I will always take humor to mawkishness even when the humor goes up to the line and occasionally over it...


----------



## Debby (Apr 15, 2015)

Dame Warrigal said:


> This is an American hangup.
> 
> Why not vote for an atheist?
> For that matter, why not vote for a Jew, a Mormon, a Muslim or a Catholic?
> ...




One of our cities (Calgary, Alberta) has a Muslim mayor and he's considered one of the best mayors in the country.  I'd vote for anyone that I thought had good ideas, was honest, consistent and had an open and welcoming attitude about people.


----------



## Ameriscot (Apr 15, 2015)

Dame Warrigal said:


> Inappropriate black humour on my part, Glinda.
> National failing, I'm afraid.



Scottish humour is much like yours.


----------



## Glinda (Apr 15, 2015)

DW, thanks for the interesting explanation of Australian humor.  While the U.S. also received some convicts from Europe, many of our early colonists were seeking religious sanctuary and/or a place where hard work would be rewarded with a better life.  With this in mind, I can see the differences - and similarities - between us and our friends, the Australians.


----------



## oakapple (Apr 15, 2015)

Explains why people often get the desire to laugh or giggle at inappropriate times.
I have no problem with religion or lack of it in a leader of a country. we have had all kinds of people here in Britain as Prime Minister, including a Jewish PM (Benjamin Disraeli.) We have also had a woman PM of course, Margaret Thatcher.I don't think we have had a Catholic PM although  it was said that Tony Blair was considering becoming a Catholic.It just isn't an issue here at all.


----------



## Ameriscot (Apr 15, 2015)

oakapple said:


> Explains why people often get the desire to laugh or giggle at inappropriate times.
> I have no problem with religion or lack of it in a leader of a country. we have had all kinds of people here in Britain as Prime Minister, including a Jewish PM (Benjamin Disraeli.) We have also had a woman PM of course, Margaret Thatcher.I don't think we have had a Catholic PM although  it was said that Tony Blair was considering becoming a Catholic.It just isn't an issue here at all.

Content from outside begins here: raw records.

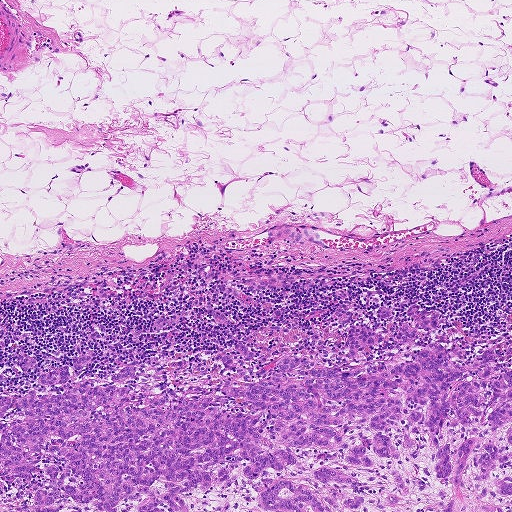
H&E-stained section of a sentinel lymph node (breast cancer), from a whole-slide image, viewed at about 5×: the field is about 0.93 mm across, about 1.8 µm per pixel.
Boundaries of three metastatic tumour regions, simplified and listed clockwise, largest first: region 1: (442, 333), (466, 359), (510, 338), (511, 511), (0, 511), (2, 394), (63, 392), (34, 384), (18, 353), (43, 372), (96, 352), (83, 380), (150, 365), (138, 395), (189, 398), (236, 373), (213, 360), (219, 346), (233, 370), (293, 355), (378, 370); region 2: (338, 301), (346, 304), (348, 312), (358, 314), (354, 322), (368, 326), (376, 323), (375, 314), (380, 306), (388, 306), (397, 322), (414, 326), (406, 309), (414, 304), (447, 316), (437, 330), (385, 351), (381, 345), (367, 347), (354, 356), (342, 347), (342, 324), (330, 314); region 3: (278, 225), (310, 228), (318, 232), (320, 239), (325, 245), (331, 247), (309, 241), (301, 243), (270, 239), (267, 232).
About 30% of the image area is annotated as tumour.
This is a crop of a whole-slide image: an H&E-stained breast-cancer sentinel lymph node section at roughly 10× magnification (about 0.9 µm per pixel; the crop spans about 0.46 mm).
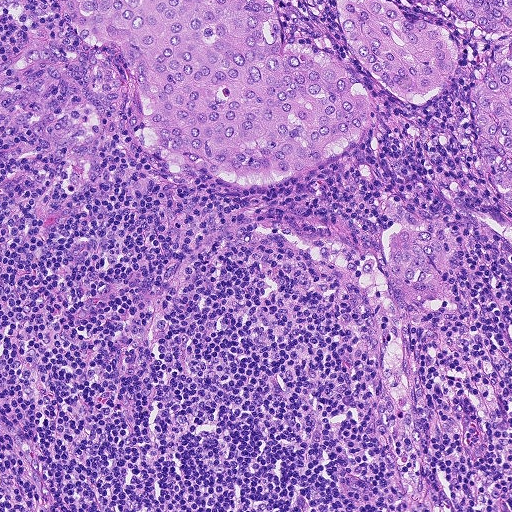
Question: Is any metastatic breast cancer visible in this crop?
Answer: Yes.
Outlines of three tumour regions, largest first (closed clockwise paths, crop pixels): region 1: (60, 0), (273, 0), (279, 45), (303, 44), (346, 67), (364, 91), (369, 122), (350, 146), (299, 182), (236, 187), (193, 172), (184, 185), (132, 130), (133, 83), (122, 54), (80, 43); region 2: (337, 0), (386, 0), (399, 8), (407, 22), (436, 22), (450, 30), (457, 44), (456, 58), (445, 87), (435, 100), (422, 106), (407, 104), (360, 65), (344, 38); region 3: (394, 221), (425, 226), (438, 234), (440, 249), (438, 265), (430, 278), (416, 283), (402, 278), (384, 252), (388, 237).
One more tumour region is annotated but not outlined: its edge is too irregular for a short outline.
The annotated tumour makes up about 20% of the crop.

No, it isn't an issue here and that is such a relief for me who didn't grow up here.


----------



## Lon (Apr 15, 2015)

Yes, I would prefer an atheist, but an atheist has no chance of ever winning the presidency in this country. Where are the modern day Thomas Paine's?


----------



## oakapple (Apr 15, 2015)

This is so interesting, I had no idea that an atheist would not become President, is this really true?So, does that mean that would be Presidents have to pretend to be practising Christians?


----------



## Ameriscot (Apr 15, 2015)

oakapple said:


> This is so interesting, I had no idea that an atheist would not become President, is this really true?So, does that mean that would be Presidents have to pretend to be practising Christians?



Too many Americans think you can't be a good person if you aren't religious.  Sigh.


----------



## Glinda (Apr 15, 2015)

oakapple said:


> This is so interesting, I had no idea that an atheist would not become President, is this really true?So, does that mean that would be Presidents have to pretend to be practising Christians?



Oakapple, we do not have a law that says atheists can't run for president or other political office.  But based on polling, many people would not vote for an atheist.  We have probably had some atheist presidents who pretended to be Christian for the sake of getting elected.  Yes, it is ridiculous and pathetic.


----------



## SeaBreeze (Apr 15, 2015)

Ameriscot said:


> Too many Americans think you can't be a good person if you aren't religious.  Sigh.



Double sigh.


----------



## Sunny (Apr 15, 2015)

I would absolutely vote for an atheist, in fact, I would very much prefer one.  I can remember when it was considered an absolute truth that a Catholic could never be elected president. Kennedy was very much loved, and it was a huge tragedy when he was shot. And Obama? A black man president? Good heavens, what an idea!  I suspect that from now on, race will be pretty irrelevant as well.

And now, our next president will finally be a woman!


----------



## tnthomas (Apr 15, 2015)

Glinda said:


> Would you vote for an avowed atheist for president?



Good question, I had never given it any thought until this thread.   Looking back to President Jimmy Carter's term, I have to say that even though he was a religious man, he was not a particularly effective president.   And, looking at the presidency of GW Bush, despite his professed religiosity he was neither a good person, or an effective president.
So, in assessing the notion of voting for an atheist, I would have to say that the candidate would have to earn my subjective "lessor-of-two-evils" evaluation, which is what it always boils down to anyway, for me.


----------